If Hive uses Ranger to manage authorization, and the Vertica users have read access to the underlying HDFS files, then you can use user impersonation. Verify that the EnableHCatImpersonation configuration parameter is set to 1 (the default). You can, instead, disable user impersonation and give the Vertica principal read access to the HDFS files.
If Hive uses either Sentry or Ranger, the HCatalog Connector must use HiveServer2 (the default). WebHCat does not support authorization services.
If Hive does not use an authorization service, or if you are connecting to Hive using WebHCat instead of HiveServer2, then the HCatalog Connector accesses Hive as the current user. Verify that EnableHCatImpersonation is set to 1. All users must have read access to the underlying HDFS files.

In addition, in your Hadoop configuration files (core-site.xml in most distributions), make sure that you enable all Hadoop components to impersonate the Vertica user. The easiest way to do so is to set the proxyuser property using wildcards for all users on all hosts and in all groups. Consult your Hadoop documentation for instructions. Make sure you set this property before running hcatUtil (see Configuring Vertica for HCatalog).

HDFS Storage Location

You can create a database storage location in HDFS. An HDFS storage location provides improved performance compared to other HDFS interfaces (such as the HCatalog Connector). By storing the data in Vertica, rather than creating an external table, you can reduce query response times.

To use a storage location in HDFS with Kerberos, take the following steps:

Create a Kerberos principal for each Vertica node as described under Prerequisites.
Give all node principals read and write permission to the HDFS directory you will use as a storage location.

If you plan to back up your HDFS storage locations, take the following additional steps:

Grant Hadoop superuser privileges to the new principals.
Configure backups, including setting the HadoopConfigDir configuration parameter, following the instructions in Configuring Hadoop and Vertica to Enable Backup of HDFS Storage .
Configure user impersonation to be able to restore from backups following the instructions in "Setting Kerberos Parameters" in Configuring Vertica to Restore HDFS Storage Locations.

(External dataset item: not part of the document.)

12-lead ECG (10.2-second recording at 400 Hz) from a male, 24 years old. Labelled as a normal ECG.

Because the keytab file supplies the principal used to create the location, you must have it in place before creating the storage location. After you deploy keytab files to all database nodes, use the CREATE LOCATION statement to create the storage location as usual.

Verifying Kerberos Configuration

Use the KERBEROS_HDFS_CONFIG_CHECK metafunction to verify that Vertica can use Kerberos to access HDFS. You can call it with no parameters to test all paths described in the Hadoop configuration files. Alternatively, you can specify hdfs, webhdfs, and WebHCat servers to test individually.

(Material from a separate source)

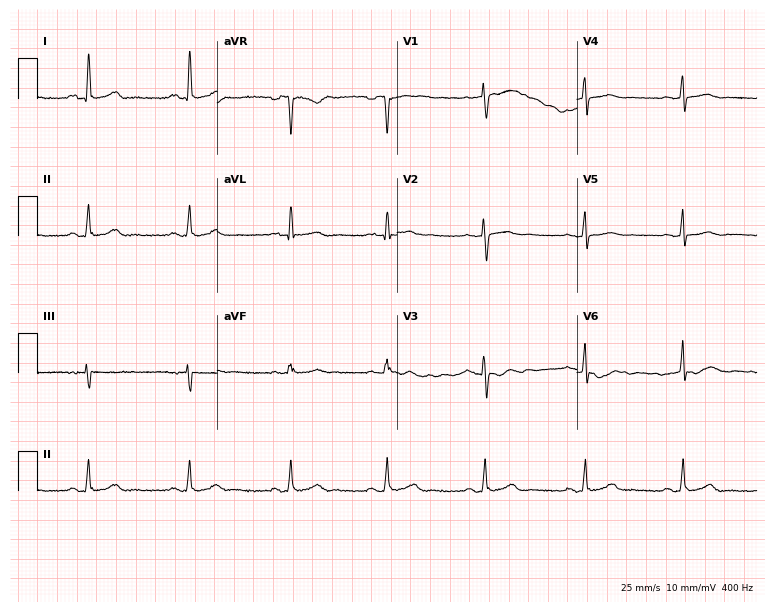
12-lead ECG from a woman, 37 years old (7.3-second recording at 400 Hz). Recorded interpretation: within normal limits.

=> SELECT KERBEROS_HDFS_CONFIG_CHECK();
				
=> SELECT KERBEROS_HDFS_CONFIG_CHECK('node1.example.com:9433', 
	'node2.example.com:10443', 'node2.example.com:14443');

This function does not yet check access to HiveServer2.

Token Expiration

Vertica attempts to automatically refresh Hadoop tokens before they expire, but you can also set a minimum refresh frequency if you prefer. Use the HadoopFSTokenRefreshFrequency configuration parameter to specify the frequency in seconds:

=> ALTER DATABASE exampledb SET HadoopFSTokenRefreshFrequency = '86400';

If the current age of the token is greater than the value specified in this parameter, Vertica refreshes the token before accessing data stored in HDFS.